The project is to ensure the parks are mainly for shea productions to ensure the women own the shea parklands and manage them by themselves to guarantee the long term investment and sustainability.

The beneficiary Assemblies are Mion District, Savelugu Municipal, West Gonja District, North Gonja District, Lawra District, Lambussie District, Kassena-Nankana West and East Assembly, West Mamprusi District, Karaga District, Gushegu Municipal as well East Gonja District Assembly.

It is also to ensure life after the COVID-19 for the rural women who mostly rely on the shea production for their livelihoods.
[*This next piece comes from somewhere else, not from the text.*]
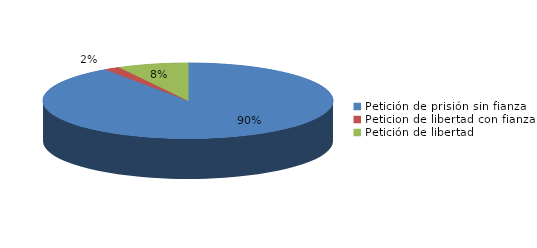
| Category | Series 0 |
|---|---|
| Petición de prisión sin fianza | 722 |
| Peticion de libertad con fianza | 14 |
| Petición de libertad | 63 |

In addition to medicinal and cultural values, shea nuts and butter are important commodities and play a major role in the local economy of a developing country such as Ghana.

Like in most developing countries, climate change in Benin continues to be a major threat to rural livelihoods, inducing changes in agricultural system.  As the production environment is unpredictable, farmers have developed mixed farming systems such as parkland systems as adaptation strategies.

As part of the implementation strategy, a Movement of Shea Collectors (MoSC) was developed as an advocacy movement. The movement was represented by five women groups in each of the 12 districts with a total membership of 2,369.

The project is funded by STAR Ghana, European Union, DANIDA and UK Aid with Savannah Women Integrated Development Agency (SWIDA) championing the course in Lawra, Lambussie, Gushegu and Savelugu districts.

Nyoligu is among five beneficiary communities in the Savelugu Municipal with the chief of the town allocating about 20 acres of shea parkland to the women’s group in that community under usufruct right basis. The other four communities are Kadia, Nakpanzo, Nyeko and Laligu.

The Chief of Nyoligu Sabani Mumuni who allocated land for shea conservation parkland threw the support behind the partners for the implementation of the project and advised the women groups to take good care of the land to achieve its purpose.

According to him, some bye-laws have been implemented to prevent the cutting down of shea trees in the community and its environs. He stressed that anyone caught cutting any of the trees illegally would be punished accordingly.

Hajia Alima Sagito Saeed, CEO of SWIDA, said the conservation of the shea parklands could reduce famine in the rural communities since shea is grown on wild and the women pick them for several domestic purposes.

She expressed worry about the rate at which farmlands were being sold for industrial purposes, leaving the local women jobless. “We did this to fight for the vulnerable women in the rural areas who, due to the pandemic disease, could not make ends meet to manage the parks for their living,” she said.

She appealed to the traditional authorities help protect their shea parklands for a better future, saying, the destruction of the economic shea trees could affect food security and the climate change of the country.